Headquartered in London, Grant Thornton U.K. LLP --
http://www.grant-thornton.co.uk/-- is the U.K. member of Grant  
Thornton International, one of the world's leading international
organizations of independently owned and managed accounting and
consulting firms.  These firms provide a comprehensive range of
business advisory services from around 540 offices in over 110
countries worldwide.  

Headquartered in London, Gainsborough Group Limited,
Gainsborough Business Centres Limited and Gainsborough U.K.
Limited provides serviced offices.


GOMM METAL: Names Duncan Roderick Morris as Administrator
---------------------------------------------------------
Duncan Roderick Morris of The Till Morris Partnership was named
administrator of Gomm Metal Developments Limited (Company Number
00829981) on June 9.

The administrator can be contacted at:

         The Till Morris Partnership
         2 Church St.
         Warwick
         Warwickshire CV34 4AB
         United Kingdom
         Tel: 01926 497722  

Headquartered in Woking, United Kingdom, Gomm Metal Developments
Limited is engaged in aluminum production.

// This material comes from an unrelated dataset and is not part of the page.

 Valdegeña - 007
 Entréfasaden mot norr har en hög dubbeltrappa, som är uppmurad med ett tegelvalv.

IN THE BAG: Brings in Joint Administrators from Begbies Traynor
---------------------------------------------------------------
Lloyd Biscoe and Louise Donna Baxter both of Begbies Traynor
were appointed joint administrators of In The bag Limited
(Company Number 03837529) on June 12.

Headquartered in Manchester, Begbies Traynor --
http://www.begbies.com/-- assists companies, creditors,  
financial institutions and individuals on all aspects of
financial restructuring and corporate recovery.  

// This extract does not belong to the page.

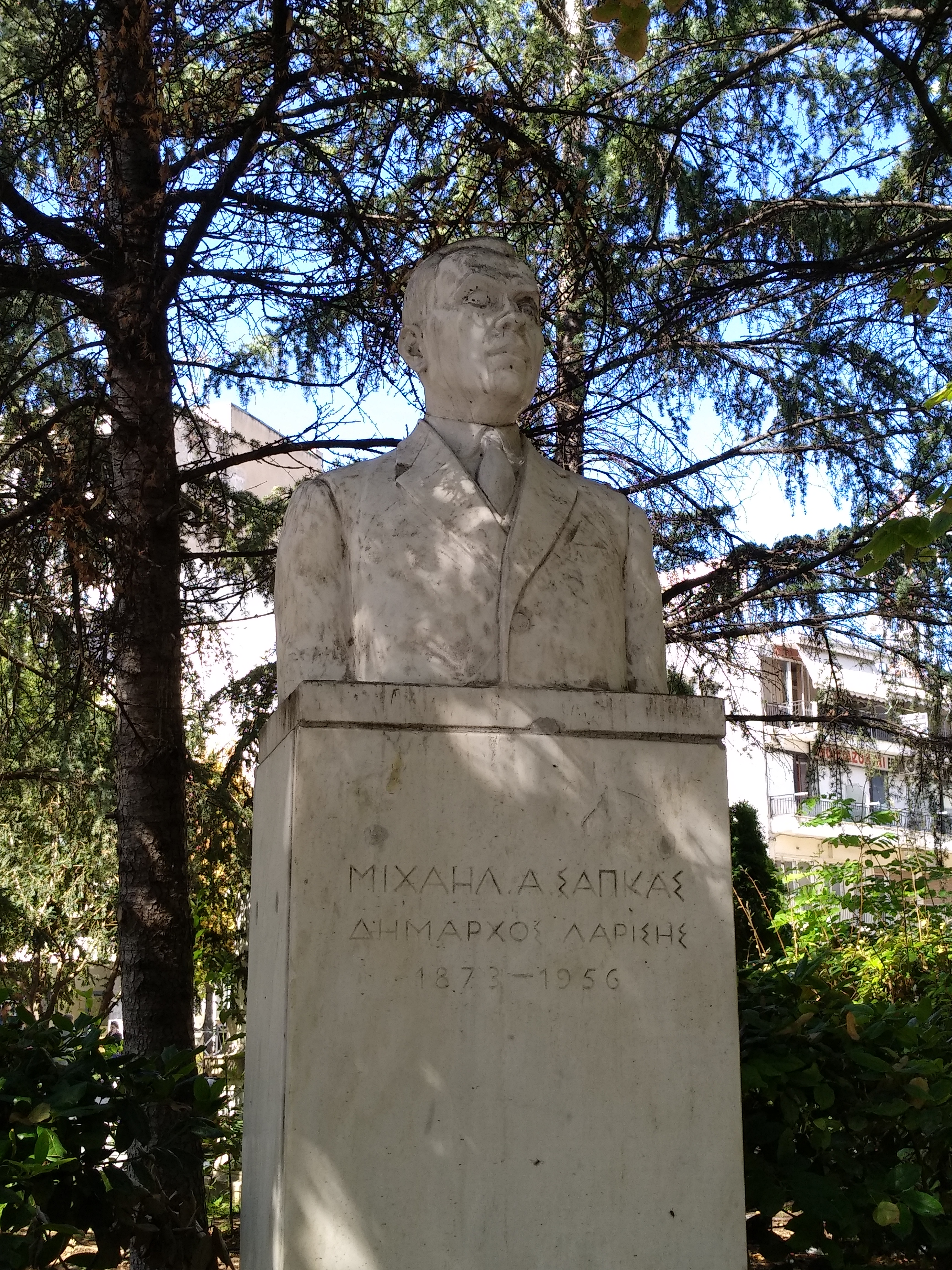 Λάρισα_κεντρικη πλατεία_προτομη σαπκα_1

In The Bag Limited can be reached at:

         Batchwork Lock House
         99 Church St.
         Rickmansworth
         Hertfordshire WD3 1JJ
         United Kingdom
         Tel: 01923 440033  


JOHN WOODLEY: Hires Buchanans PLC as Joint Administrators
---------------------------------------------------------
Peter Anthony Hall and Alan Peter Whalley of Buchanans PLC were
appointed joint administrators of John Woodley (t/a The Cornish
Oggy Oggy Pasty Company Limited) (Company Number 05007225) on
June 12.

The administrators can be reached at:

         Buchanans PLC
         Latimer House
         5 Cumberland Place
         Southampton SO15 2BH
         Tel 023 8022 1222

Headquartered in Exeter, United Kingdom, John Woodley is a food
retailer.


MAINLINE FLOORING: Creditors Confirm Liquidator's Appointment
-------------------------------------------------------------
Creditors of Mainline Flooring Limited confirmed the appointment
of Colin Ian Vickers of Vantis as Liquidator on April 19.

Headquartered in United Kingdom, Vantis Plc (fka Vantis
Numerica) -- http://www.vantisplc.com/-- provides accounting,  
business and tax advisory services in the United Kingdom.

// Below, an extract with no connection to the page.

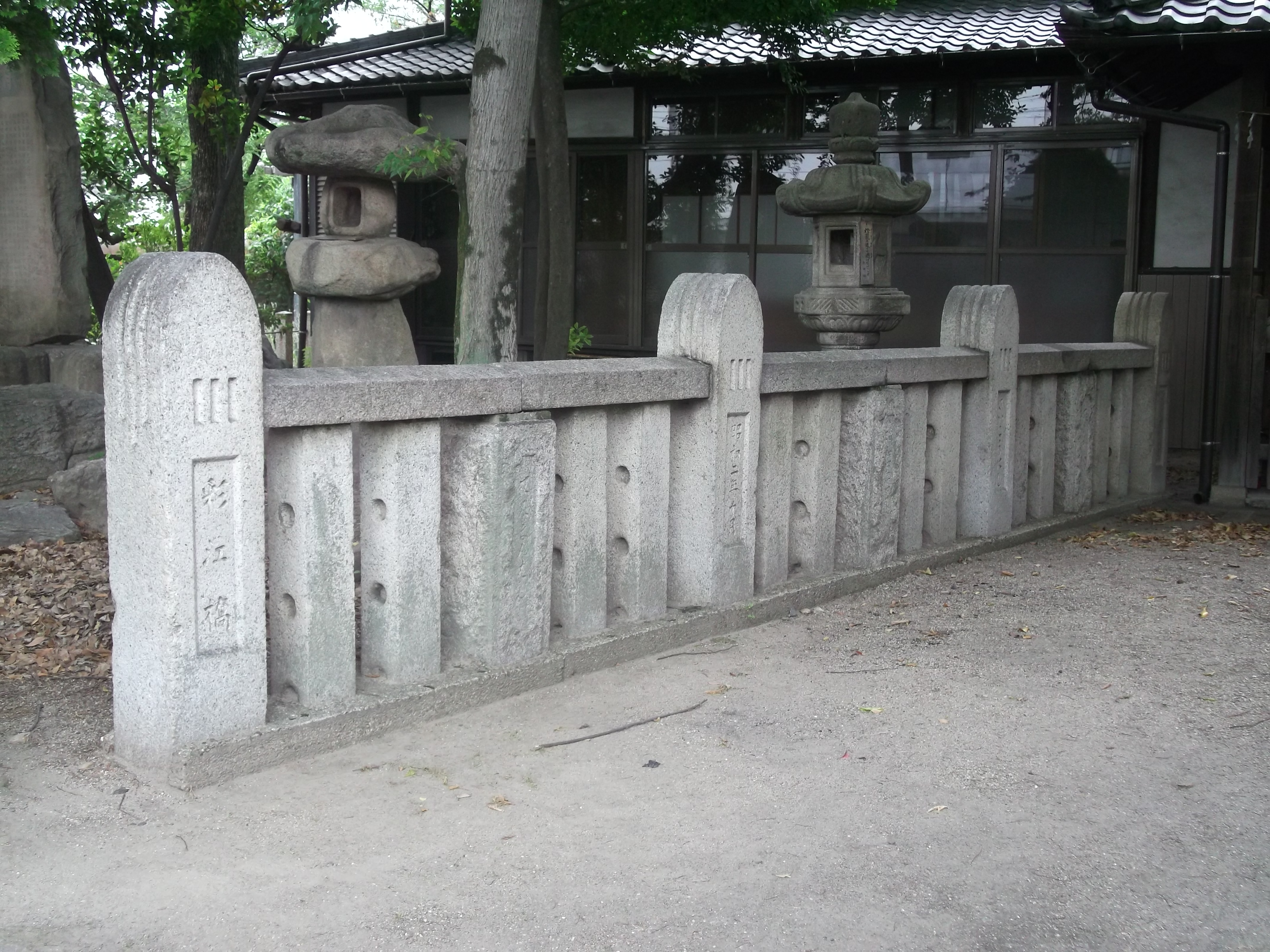 名古屋市北区下飯田町の六所社境内に残る「彩江橋」欄干を南側より写す

Mainline Flooring Limited can be reached at:

         9 Station Road
         Southwater
         Horsham
         West Sussex RH139HQ
         United Kingdom
         Tel: 01403 738 222
         Fax: 01403 738 333


MARTIN LEISURE: Creditors Ratify Winding Up Resolution
------------------------------------------------------
Creditors of Martin Leisure Limited, on April 18, ratified a
resolution to wind up the company together with the appointment
of Alan H. Tomlinson of Tomlinsons as Liquidator.

Tomlinsons -- http://www.tomlinsons.co.uk/-- is an independent  
firm of Licensed Insolvency Practitioners with offices in
Manchester, Blackburn and London.  It specializes in all types
of business recovery and insolvency procedures, as well as
offering advice to companies and individuals who believe they
may be heading towards, or are already in, financial difficulty.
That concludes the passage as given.